2. The head-mounted display device according to claim 1, characterized in that, The dual rotation mechanism (13) includes a first rotating member (131) and a second rotating member (132); the second rotating member (132) is rotatably mounted on the first rotating member (131) about the second axis, or the first rotating member (131) is rotatably mounted on the second rotating member (132) about the first axis. When the second rotating member (132) is rotatably mounted on the first rotating member (131) about the second axis, The first rotating member (131) is rotatably mounted on the frame (11) around the first axis, and the temple (12) is connected to the second rotating member (132); or The first rotating member (131) is rotatably mounted on the temple (12) around the first axis, and the frame (11) is connected to the second rotating member (132); When the first rotating member (131) is rotatably mounted on the second rotating member (132) around the first axis, The second rotating member (132) is rotatably mounted on the frame (11) about the second axis, and the temple (12) is connected to the first rotating member (131); or The second rotating member (132) is rotatably mounted on the temple (12) about the second axis, and the frame (11) is connected to the first rotating member (131).

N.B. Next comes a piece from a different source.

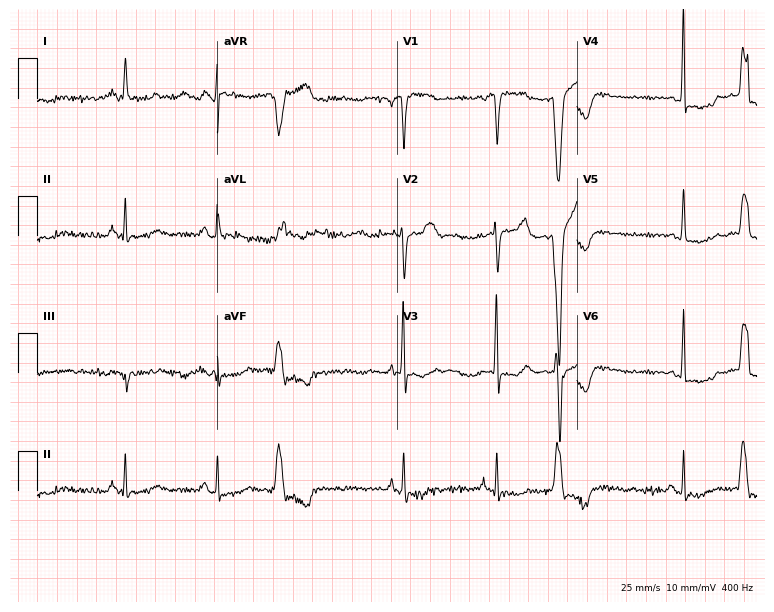
Electrocardiogram (7.3-second recording at 400 Hz), a female patient, 82 years old. Of the six screened findings (first-degree AV block, right bundle branch block, left bundle branch block, sinus bradycardia, atrial fibrillation, sinus tachycardia), none is recorded.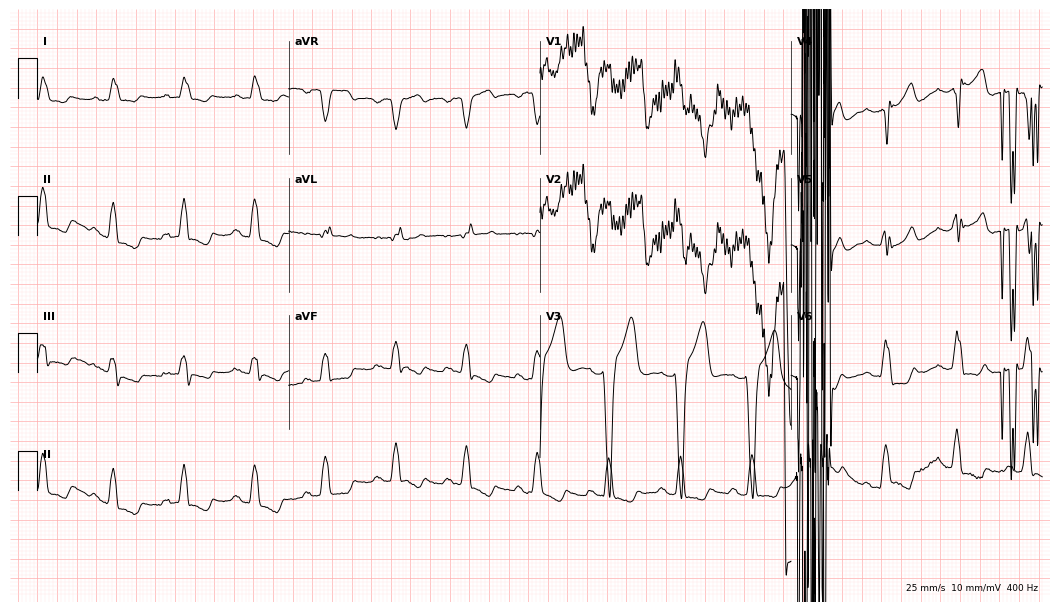
12-lead ECG from an 80-year-old male (10.2-second recording at 400 Hz). No first-degree AV block, right bundle branch block, left bundle branch block, sinus bradycardia, atrial fibrillation or sinus tachycardia recorded for this tracing. Only these six findings were labelled.

3. The head-mounted display device according to claim 2, characterized in that, The dual rotation mechanism (13) further includes a positioning engagement part (111). The first rotating member (131) is provided with a rotating engagement part (1312) for engaging with the positioning engagement part (111). There are multiple positioning engagement parts (111) arranged circumferentially along the first axis, and / or there are multiple rotating engagement parts (1312) arranged circumferentially along the first axis. The positioning engagement part (111) is disposed on the frame (11) or the second rotating member (132).

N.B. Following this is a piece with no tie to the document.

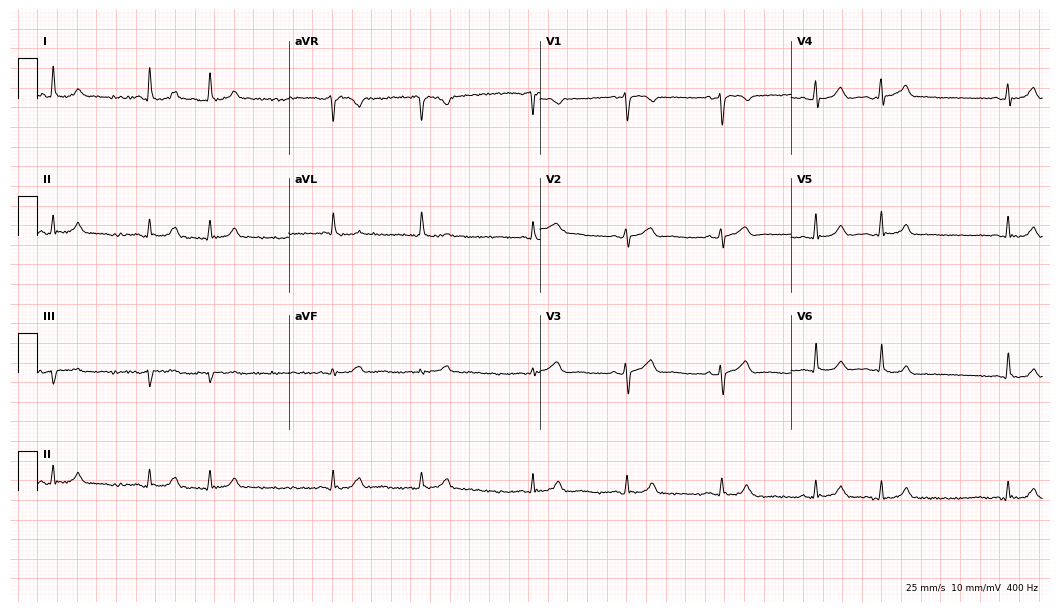
12-lead ECG from a 69-year-old female (10.2-second recording at 400 Hz). Recorded interpretation: within normal limits.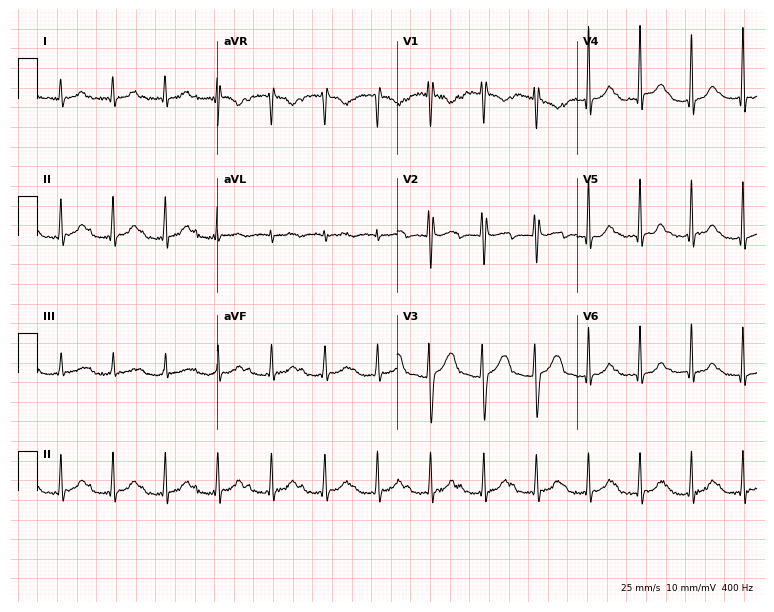
ECG (7.3-second recording at 400 Hz) — a 31-year-old female. Findings include first-degree AV block, sinus tachycardia (a sinus rate of 100 beats per minute or more).

4. The head-mounted display device according to claim 3, characterized in that, The frame (11) or the second rotating member (132) is provided with a mounting groove (112), and a positioning plate (113) is provided in the mounting groove (112), and the positioning engagement part (111) is located on the positioning plate (113).
5. The head-mounted display device according to claim 4, characterized in that, The frame (11) or the second rotating member (132) is provided with a first shaft (114) located in the mounting groove (112), the first axis coincides with the axis of the first shaft (114), the positioning plate (113) is provided with a sleeve hole (115), the positioning plate (113) is sleeved on the first shaft (114) through the sleeve hole (115) and is threadedly connected to the frame (11) or the second rotating member (132) through a threaded fastener; The first rotating member (131) is provided with a shaft hole (1314). The first rotating member (131) is sleeved on the first shaft body (114) through the shaft hole (1314) and is rotatably installed on the first shaft body (114) by a threaded fastener.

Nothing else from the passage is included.